= Stuart Berg Flexner =

American lexicographer (1928–1990)

Stuart Berg Flexner (1928–1990) was a lexicographer, editor and author, noted for his books on the origins of American words and expressions, including I Hear America Talking and Listening to America; as co-editor of the Dictionary of American Slang and as chief editor of the Random House Dictionary, Second Edition.

==Personal life==
Flexner was the son of clothing retailer David Flexner and Gertrude, née Berg.
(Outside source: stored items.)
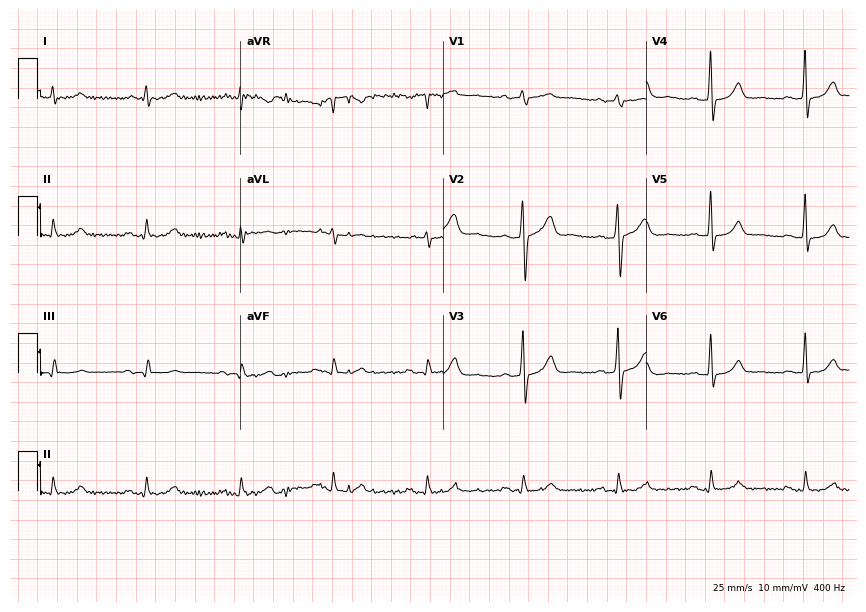
12-lead ECG from a man, 69 years old. Labelled as a normal ECG.
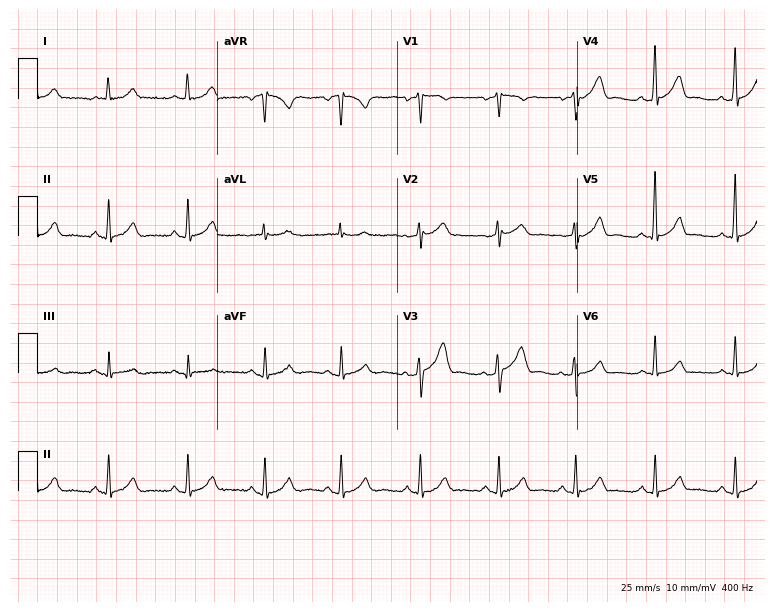
12-lead ECG from a 47-year-old female (7.3-second recording at 400 Hz). No first-degree AV block, right bundle branch block, left bundle branch block, sinus bradycardia, atrial fibrillation or sinus tachycardia recorded for this tracing. Only these six findings were labelled.
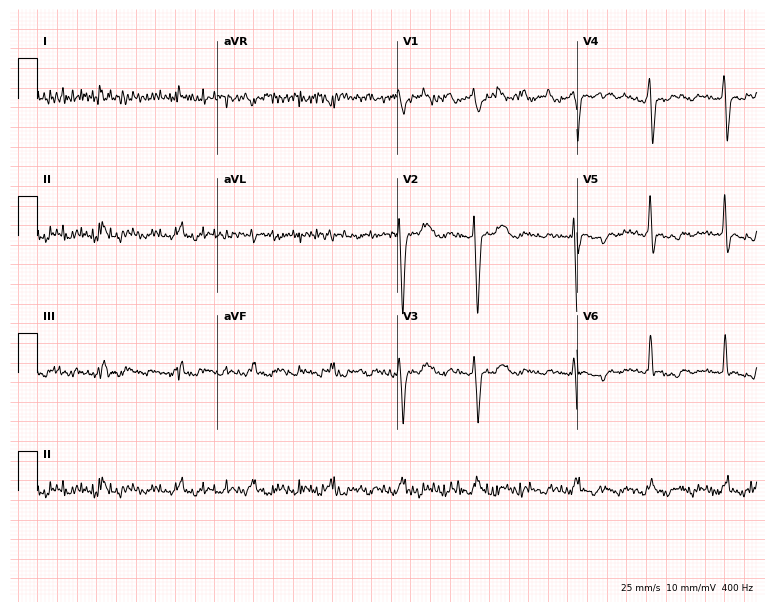
ECG — a male, 81 years old. Findings include atrial fibrillation (AF).
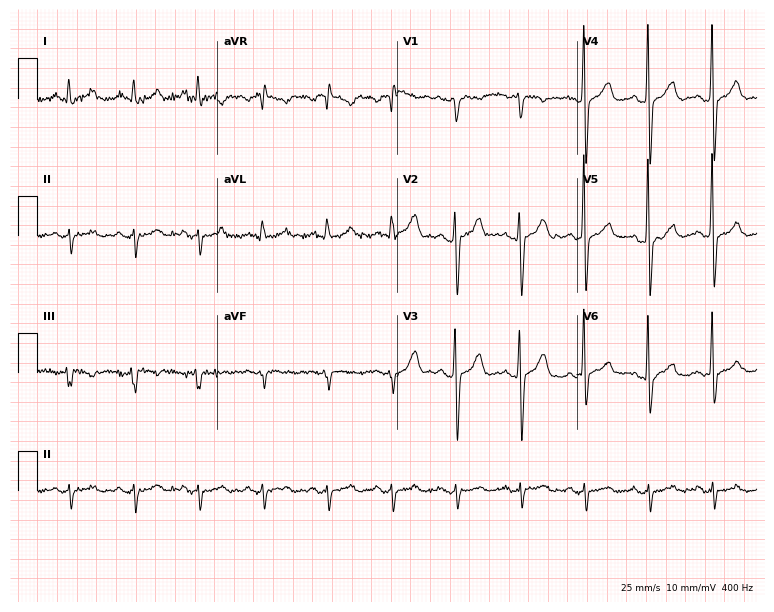
Resting 12-lead electrocardiogram (7.3-second recording at 400 Hz). Patient: a 50-year-old male. None of these six findings is recorded: first-degree AV block, right bundle branch block, left bundle branch block, sinus bradycardia, atrial fibrillation, sinus tachycardia.
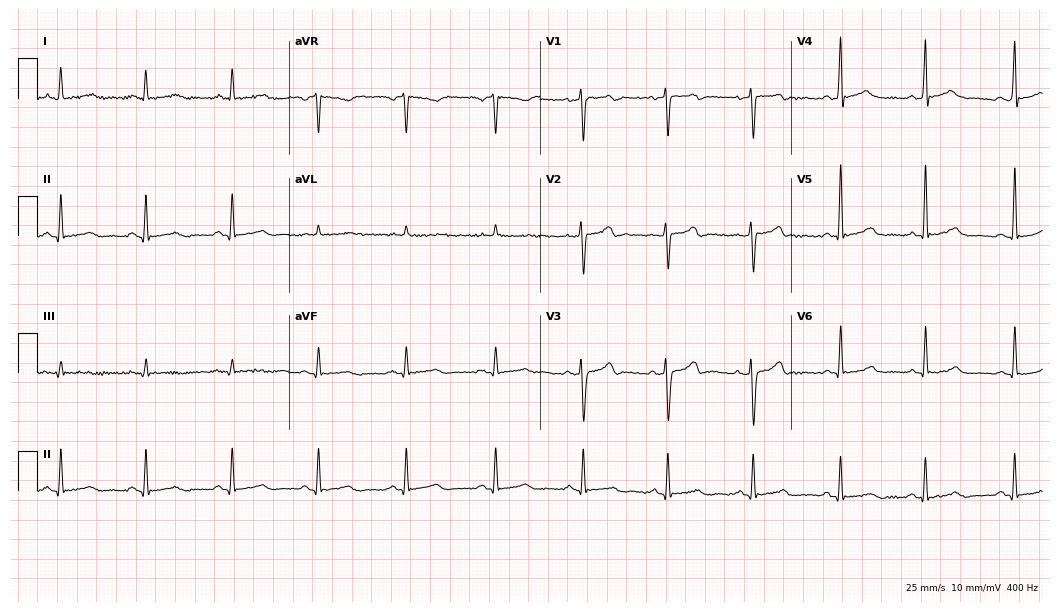
ECG — a 51-year-old male. Labelled as a normal ECG.
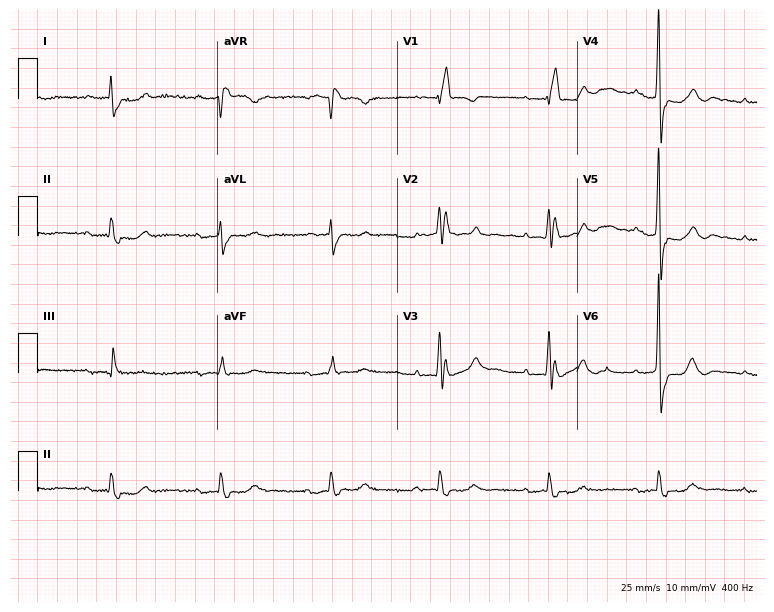
12-lead ECG from a male, 81 years old. Shows first-degree AV block, right bundle branch block.
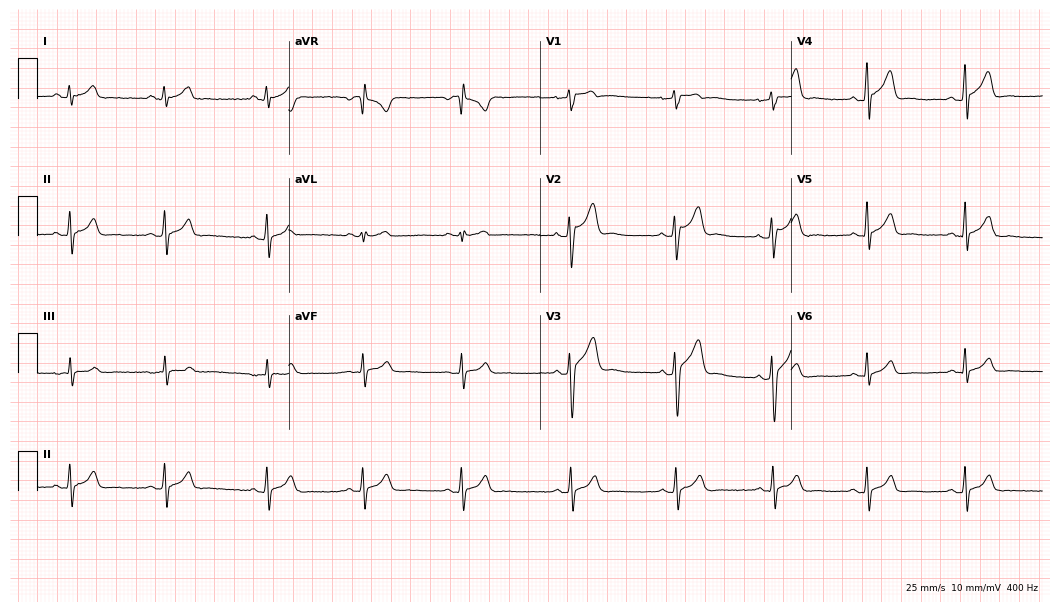
Electrocardiogram (10.2-second recording at 400 Hz), a 22-year-old man. Overall reading on record: normal ECG.

He was twice married, first to Miriam Bogen and then to Doris Louise Hurcomb.

==Bibliography==
- How to Increase Your Word Power (1971)
- Family Word Finder: A New Thesaurus of Synonyms and Antonyms in Dictionary Form (1975)
- I Hear America Talking: An Illustrated Treasury of American Words and Phrases (1976)
- Listening to America: An Illustrated History of Words and Phrases from our Lively and Splendid Past (1982)
- Dictionary of American Slang, with Harold Wentworth (editions 1960, 1967, 1975)
- Oxford American Dictionary, with Eugene H. Ehrlich, Gorton Carruth, Joyce M. Hawkins (1980)
- The Random House Thesaurus, with Jess Stein (1984)
- The Pessimist's Guide To History : An Irresistible Compendium Of Catastrophes, Barbarities, Massacres And Mayhem From The Big Bang To The New Millennium, with Doris Flexner (1992) 2nd edition (2000) 3rd edition (2008)
- The Random House Dictionary of the English Language, Unabridged, Second Edition, editor (1987)
- Wise Words and Wives' Tales: The Origins, Meanings and Time-Honored Wisdom of Proverbs and Folk Sayings Olde and New, (1993)
- Speaking Freely: A Guided Tour of American English from Plymouth Rock to Silicon Valley, with Anne H. Soukhanov (1997)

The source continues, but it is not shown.